Accident Id, Accident Date, Day of week 事故编号,事故日期,星期几

1, 1/1/1979, 5 (Thursday) 1,1/1/1979,5(星期四)

2, 1/2/1979, 6 (Friday) 2/1/2 / 1979,6(星期五)

....... .......

3, 1/1/1980, 0 (Sunday) 3,1/1/1980,0(星期日)

I am trying to solve following : 我正在尝试解决以下问题:

Find number of accidents per year per day 查找每年每天的事故数量

so output should look like : 因此输出应如下所示:

where Key is (Year, Day of week) 密钥在哪里(年份,星期几)

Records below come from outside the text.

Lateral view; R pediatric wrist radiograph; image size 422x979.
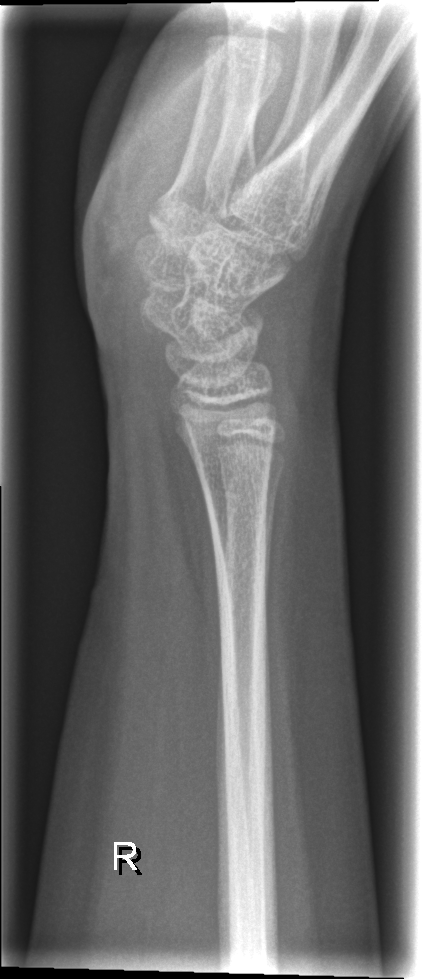 No fracture annotation.
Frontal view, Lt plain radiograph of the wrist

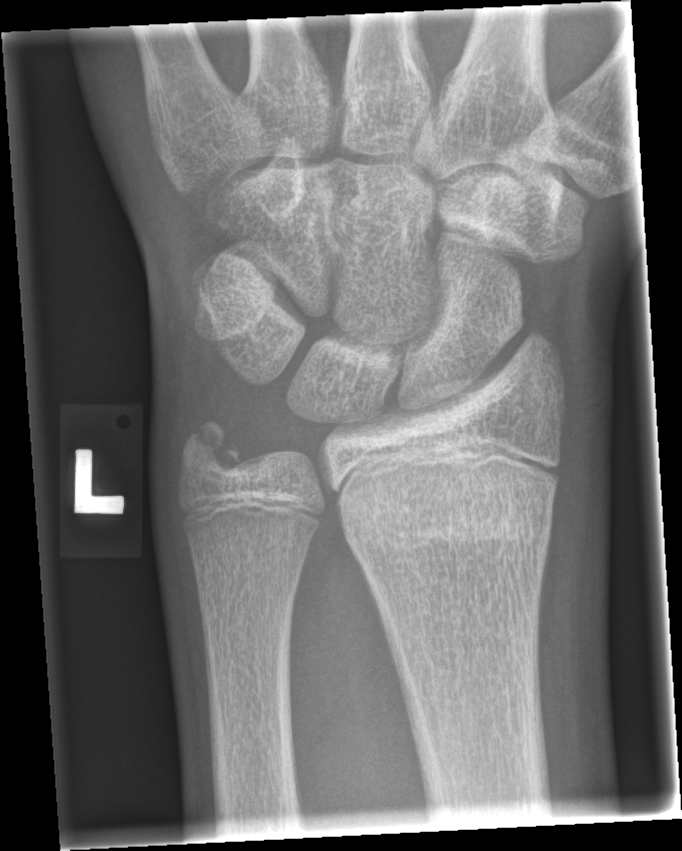 FINDINGS: (bounding boxes in image-pixel xyxy) Decreased bone density (osteopenia). AO/OTA classification: 23r-M/3.1; 23u-E/7. Fracture identified at (left=339, top=473, right=556, bottom=565) (left=175, top=418, right=245, bottom=481).

and Value= Number of accidents on that day Here line 1 represents , year =1979 Day = Sunday and number of accidents =500 and so on. 值=当天的事故数这里的第1行代表年= 1979天=星期日,事故数= 500,依此类推。

1979,1     500

1979,2    1500

1979,3    2500

1979,4    3500

1979,5    4500

1979,6    5500

1979,7    6500

1980,1     500

1980,2    1500

1980,3    2500

1980,4    3500

1980,5    4500

In this scenario , I am trying to solve it using secondary sort method . 在这种情况下,我试图使用辅助排序方法解决它。 Is that correct way to solve this problem ? 那是解决这个问题的正确方法吗?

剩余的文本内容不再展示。